Un giovane ancora incerto sul suo avvenire scopre che una pericolosa Margot Robbie si nasconde nel suo fienile. La cura, la nutre, si innamora di lei. E insieme corrono verso l’agognato Messico, come se fossimo ancora in Getaway! con Steve McQueen e Ali McGraw. Dreamland trasuda passione, sensualità, desiderio. L’attrazione tra i due protagonisti è palpabile. Joris – Peyrafitte si concentra sui corpi, non allontana la macchina da presa quando bisogna estrarre una pallottola, quando i cadaveri giacciono crivellati sull’asfalto.

 

 

Non gli interessa analizzare il presente, non segue la via di Penn (raccontare il passato per alludere al sanguinoso conflitto in Vietnam), anche se a volte il richiamo al pilastro del 1967 è molto forte: la violenza, l’orrore, i rallenty. Il cineasta si focalizza sul ricordo, sulla paura di essere dimenticati. Narra la storia come se fosse una favola nera, con la voce fuori campo che sfiora il “c’era una volta” ma è costretta a schivare il classico “e vissero tutti felici e contenti”. Niente di nuovo, s’intende. Però tutto appassiona, coinvolge, trasporta in un’altra epoca, con Dillinger alle spalle e la polizia che promette un futuro di ordine e giustizia.

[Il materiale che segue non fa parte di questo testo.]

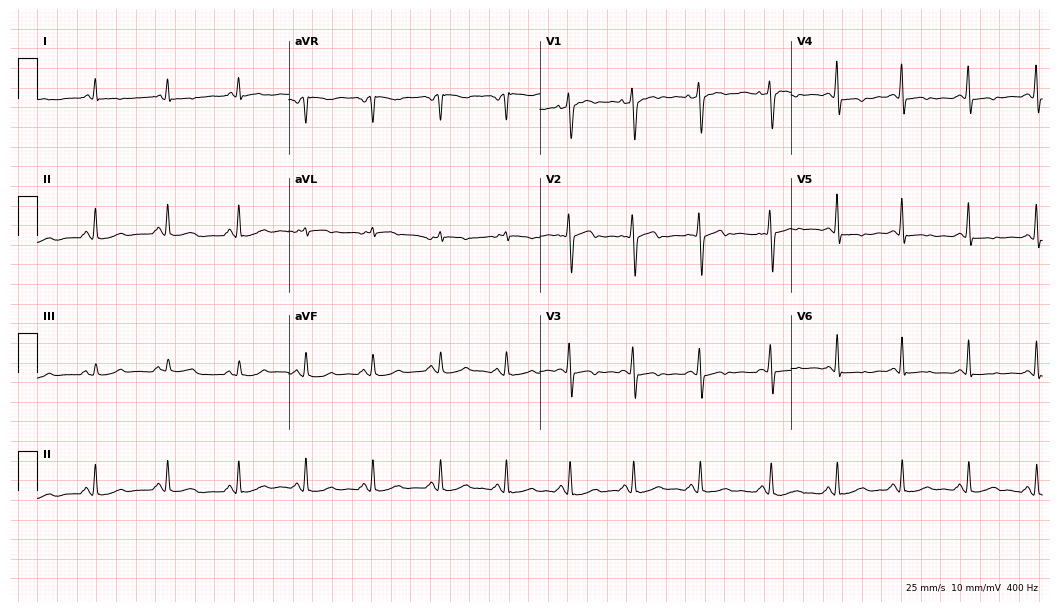
12-lead ECG (10.2-second recording at 400 Hz) from a 33-year-old woman. Screened for six findings — first-degree AV block, right bundle branch block (RBBB), left bundle branch block (LBBB), sinus bradycardia, atrial fibrillation (AF), sinus tachycardia — none is recorded. Findings outside these six are not listed.
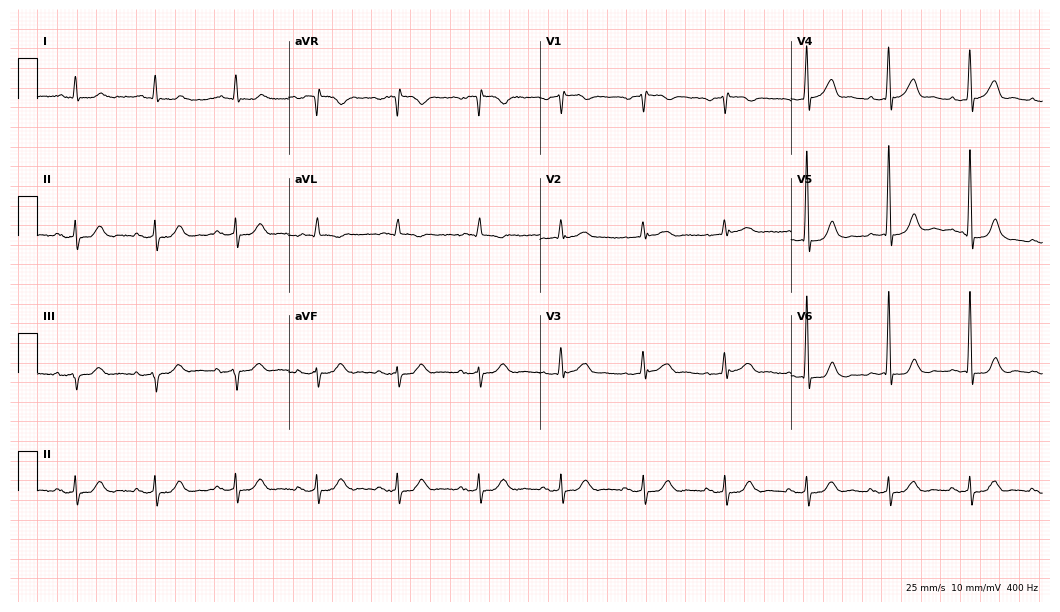
12-lead ECG (10.2-second recording at 400 Hz) from a male, 76 years old. Screened for six findings — first-degree AV block, right bundle branch block, left bundle branch block, sinus bradycardia, atrial fibrillation, sinus tachycardia — none is recorded.
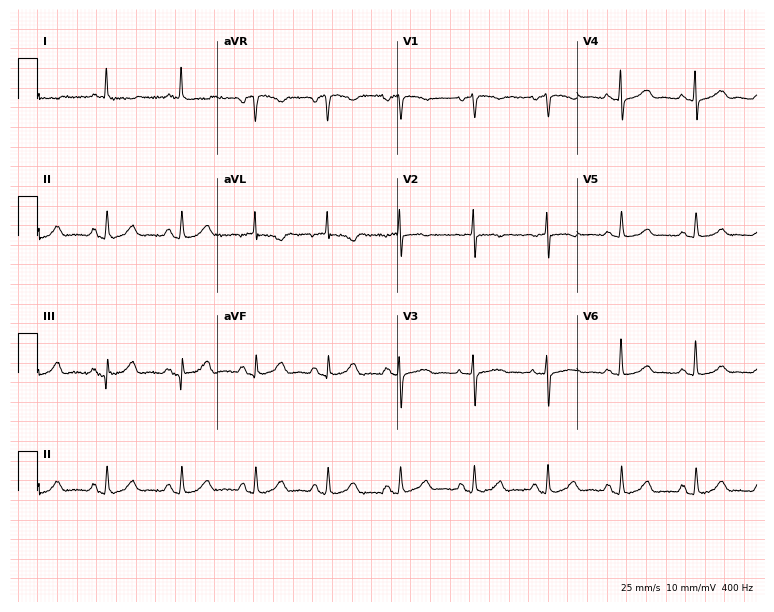
12-lead ECG (7.3-second recording at 400 Hz) from a woman, 72 years old. Screened for six findings — first-degree AV block, right bundle branch block, left bundle branch block, sinus bradycardia, atrial fibrillation, sinus tachycardia — none is recorded. Findings outside these six are not listed.
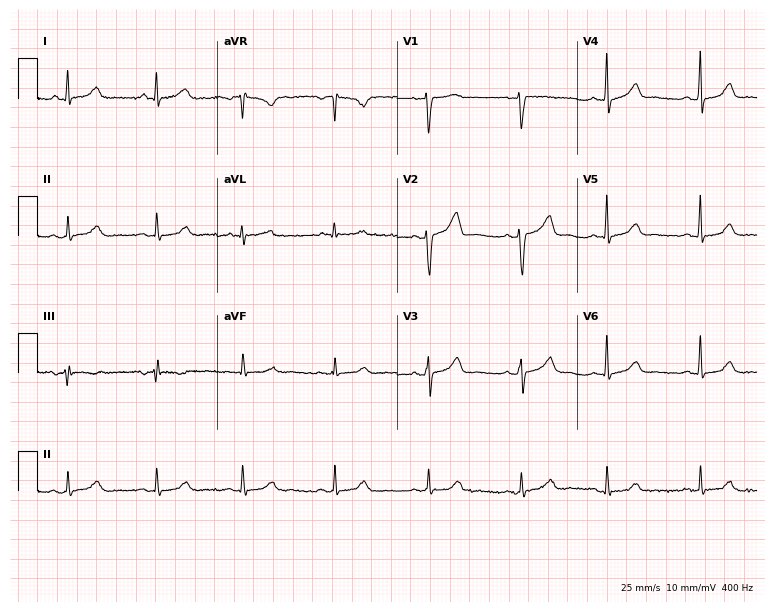
Resting 12-lead electrocardiogram (7.3-second recording at 400 Hz). Patient: a woman, 46 years old. Read as a normal ECG.
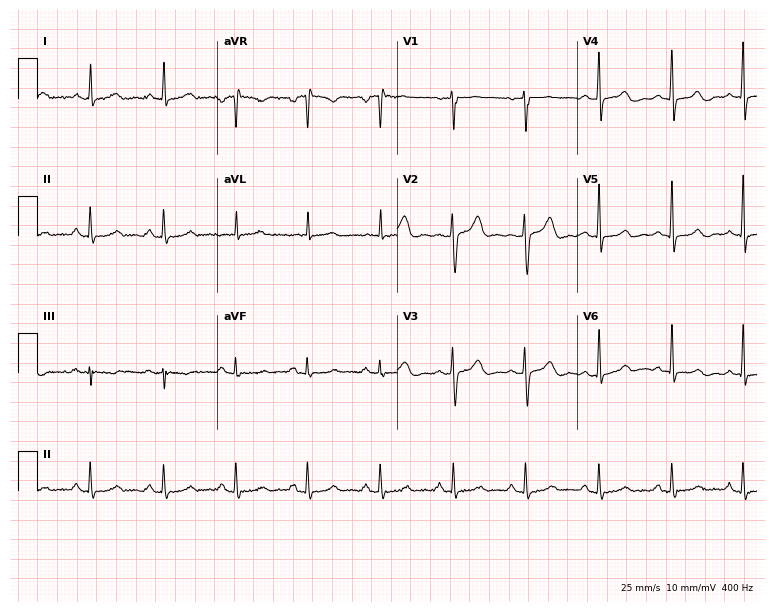
Resting 12-lead electrocardiogram. Patient: a 44-year-old woman. Read as a normal ECG.
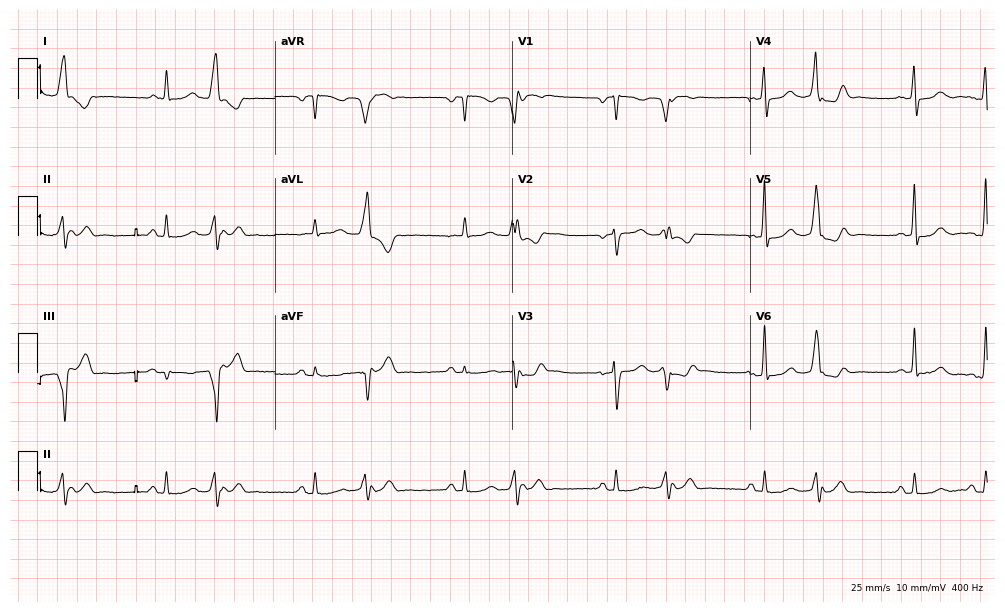
12-lead ECG from a male patient, 75 years old. No first-degree AV block, right bundle branch block, left bundle branch block, sinus bradycardia, atrial fibrillation or sinus tachycardia recorded for this tracing.

Nella sua opera seconda, Joris – Peyrafitte continua a misurarsi con la rabbia della provincia dimenticata, con l’odio che abita le nuove generazioni. In As You Are i suoi ragazzi si rifugiavano nella musica, nei Nirvana di Kurt Cobain. Dovevano mettere a nudo le loro vite davanti a una telecamera. Ma qui non si tratta di una confessione: è la vicenda di un essere senza radici, di un Clyde che inseguirà per sempre la sua Bonnie. Il film è stato presentato nel 2019 al Torino Film Festival.